DIRECT DETERMINATION OF ARSENIC AND IRON SPECIATION IN SEDIMENTS AND GROUNDWATER USING X-RAY ABSORPTION SPECTROSCOPY: A TIDAL MARSH CASE STUDY

The mobility of arsenic in groundwater is tied directly to coupled redox reactions, often involving iron, that determine attenuation mechanisms such as sorption or precipitation. Adjacent to the site of a former pesticide manufacturing facility in East Palo Alto (CA), soil and groundwater arsenic concentrations exceed 1000 mg/kg and 100 mg/L, respectively. Although groundwater velocities are ~100 ft/yr towards San Francisco Bay to the east, monitoring of arsenic concentrations in wells over the last twelve years has shown arsenic levels down gradient of the plume boundary to be less than 0.010 mg/L. This indicates that the plume boundary has not moved appreciably during this time and suggests that natural processes in the tidal marsh-mixing zone are effectively limiting the subsurface migration of arsenic. The speciation of arsenic and iron as a function of depth was determined in situ using X-ray absorption spectroscopy on fresh, wet sediment samples taken over a 12-ft. interval (9.5 feet of core recovered). Arsenic oxidation state (As(III) or As(V)) in sediments is related directly to lithologic horizons and depth to groundwater. Surficial As(V) is reduced to As(III) ~0.5 ft. below the surface in a clay and sand zone. At ~5-6 ft. depth, a zone of mixed As(III)/As(V) is found, below which all arsenic is oxidized to As(V). This oxidized zone coincides with groundwater level in a sand layer and with relatively high total arsenic concentrations.
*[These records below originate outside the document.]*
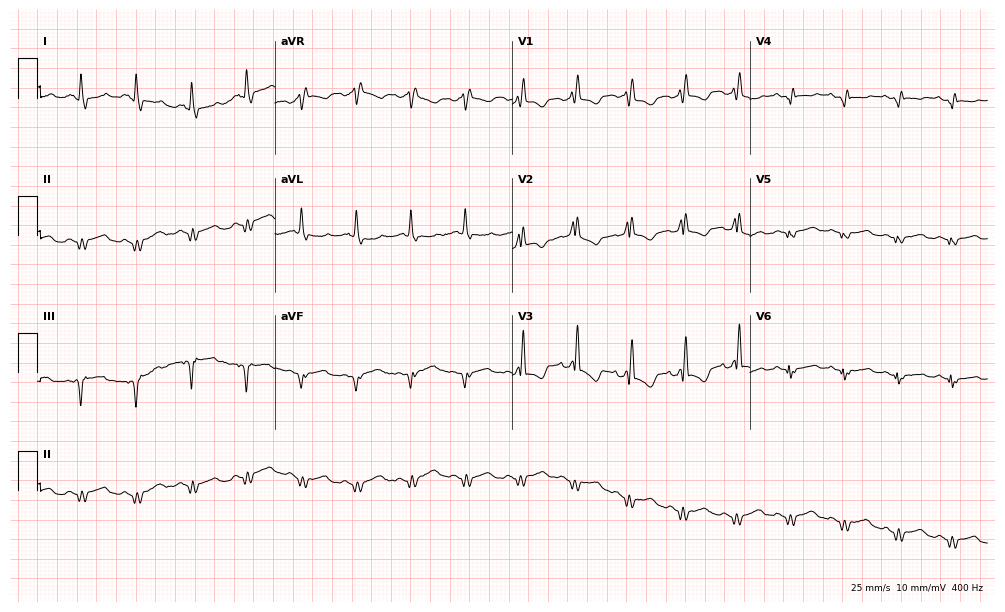
12-lead ECG from a female patient, 83 years old (9.7-second recording at 400 Hz). No first-degree AV block, right bundle branch block, left bundle branch block, sinus bradycardia, atrial fibrillation or sinus tachycardia recorded for this tracing.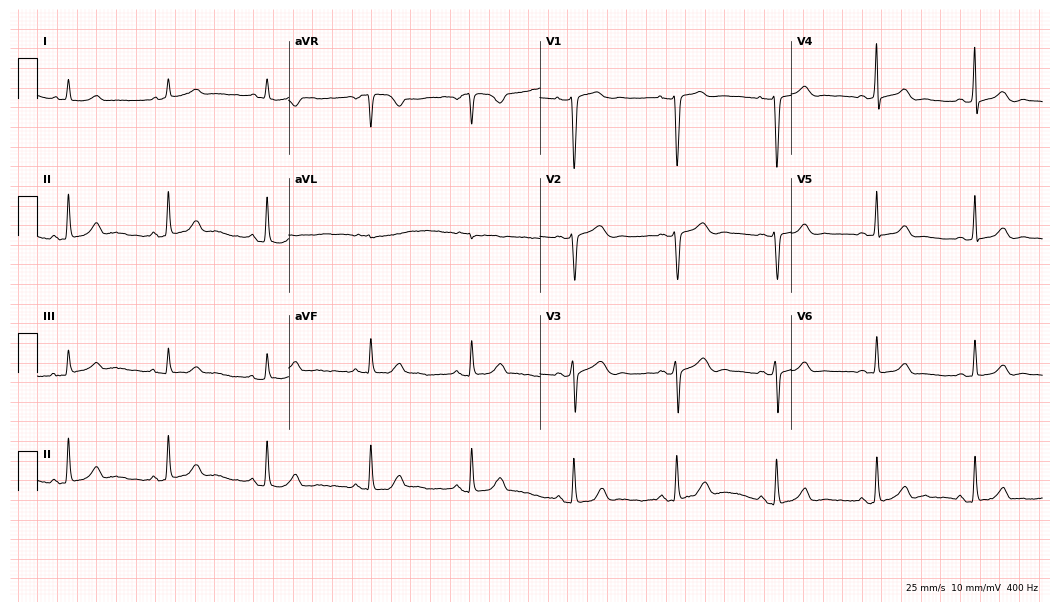
ECG — a 42-year-old woman. Labelled as a normal ECG.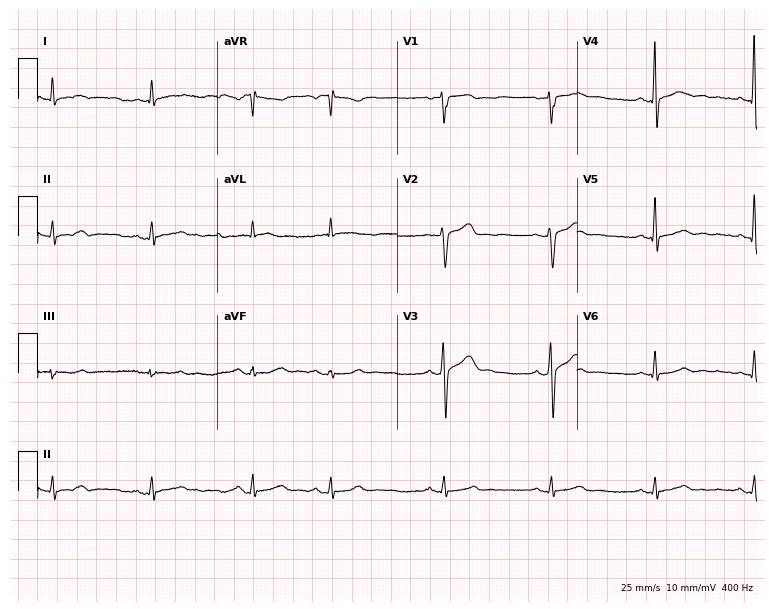
ECG — a male patient, 57 years old. Screened for six findings — first-degree AV block, right bundle branch block (RBBB), left bundle branch block (LBBB), sinus bradycardia, atrial fibrillation (AF), sinus tachycardia — none is recorded.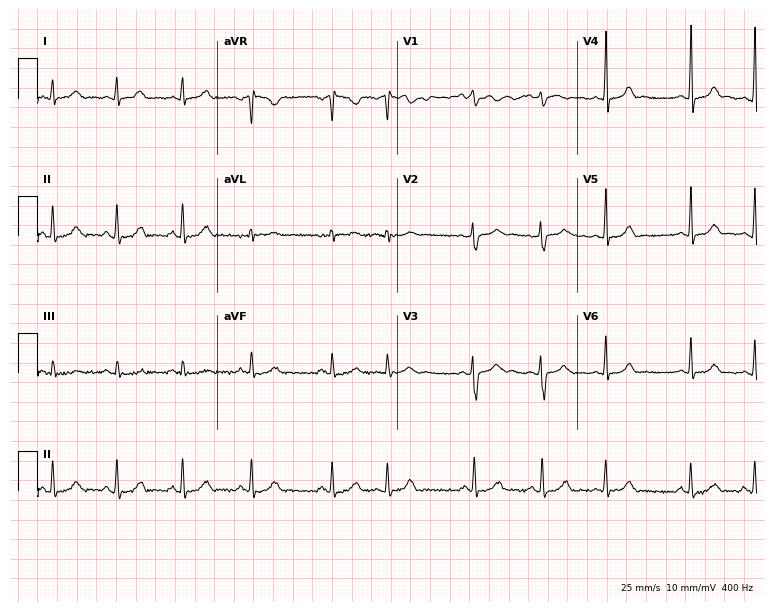
ECG (7.3-second recording at 400 Hz) — a 26-year-old woman. Screened for six findings — first-degree AV block, right bundle branch block (RBBB), left bundle branch block (LBBB), sinus bradycardia, atrial fibrillation (AF), sinus tachycardia — none is recorded. Other findings, if any, are not listed.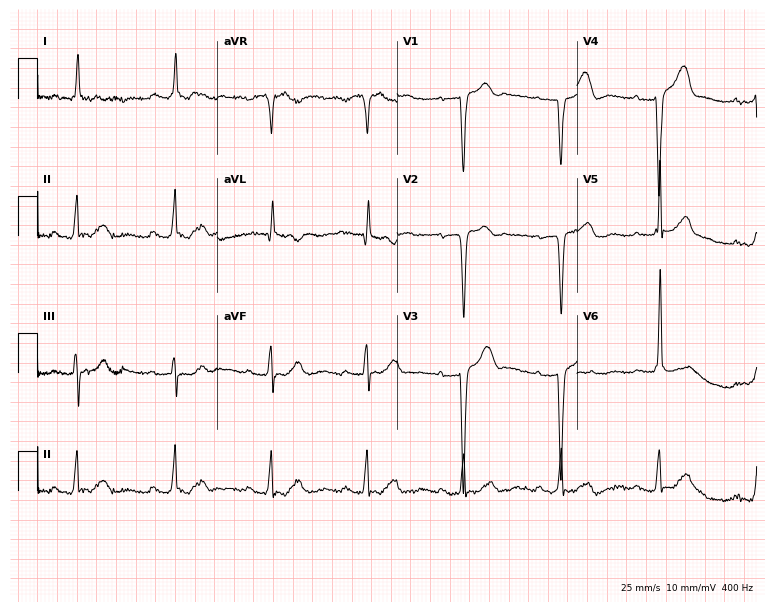
ECG (7.3-second recording at 400 Hz) — an 80-year-old man. Findings include first-degree AV block.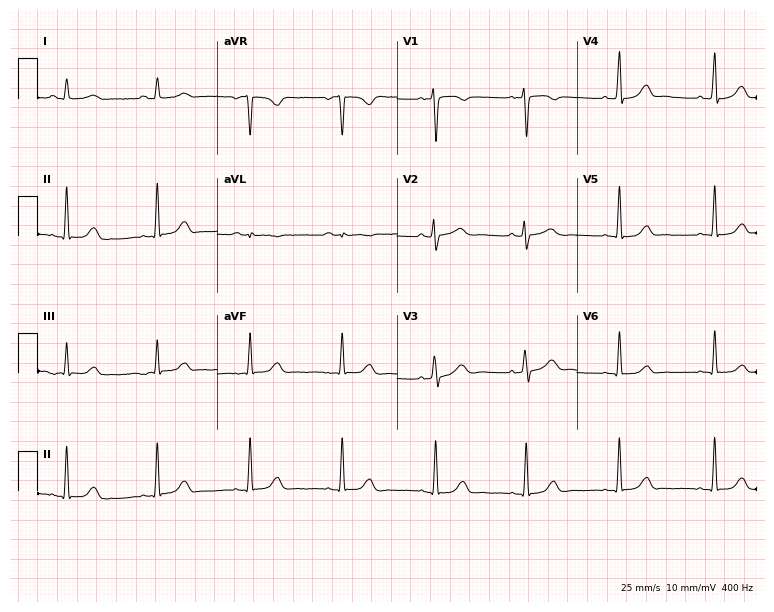
12-lead ECG from a 49-year-old female. Screened for six findings — first-degree AV block, right bundle branch block (RBBB), left bundle branch block (LBBB), sinus bradycardia, atrial fibrillation (AF), sinus tachycardia — none is recorded. Only these six findings were labelled.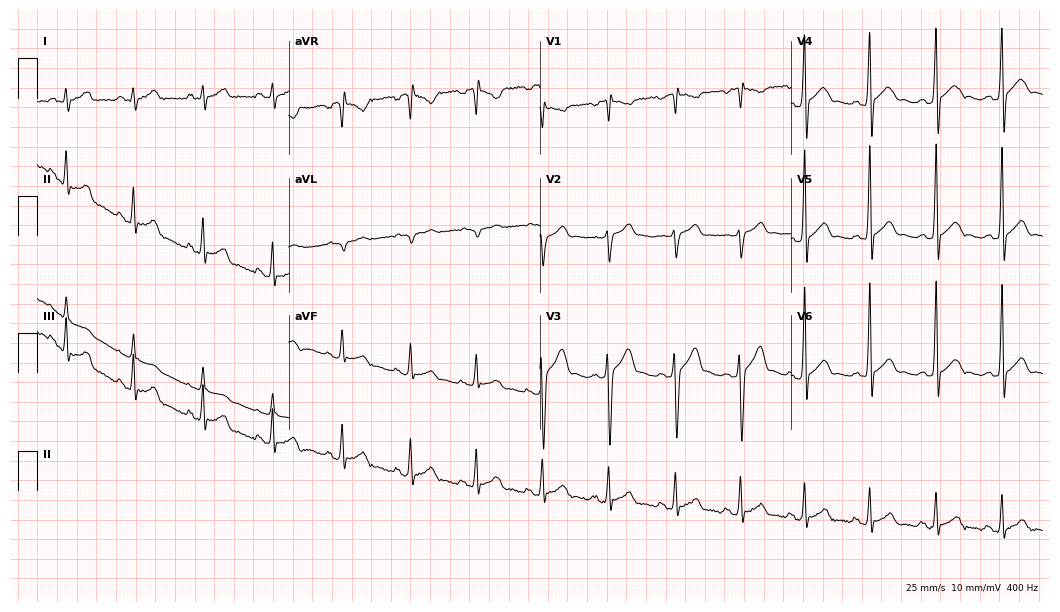
Electrocardiogram (10.2-second recording at 400 Hz), a 20-year-old male patient. Overall reading on record: normal ECG.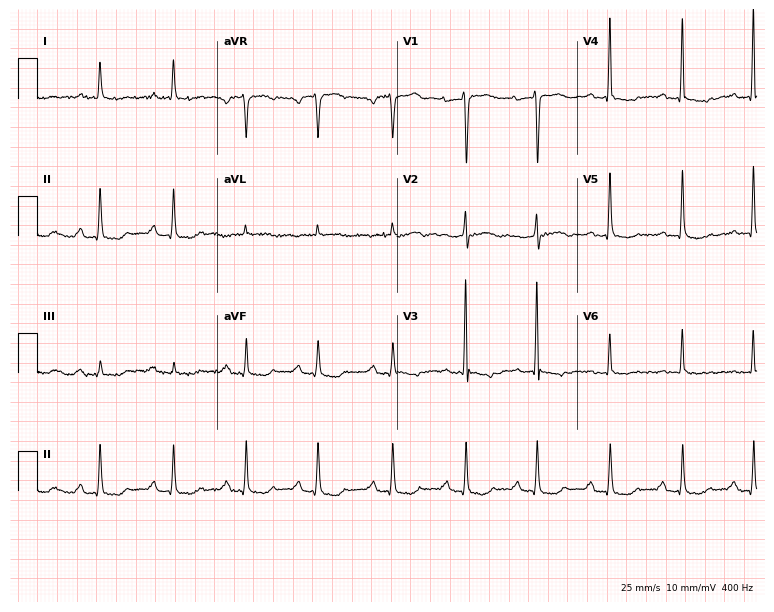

We hypothesize that arsenic is attenuated in the sand layer by oxidation to As(V) and sorption to mineral surfaces. Dissolved iron (Fe2+) is found in concentrations in excess of 1 mg/L, indicating iron reduction. Dissolved arsenic down gradient of the core is present as As(III). Thus, arsenic attenuation depends on the rate and extent of arsenic oxidation, probably coupled to iron and facilitated by microbial activity, in the upper shallow groundwater zone.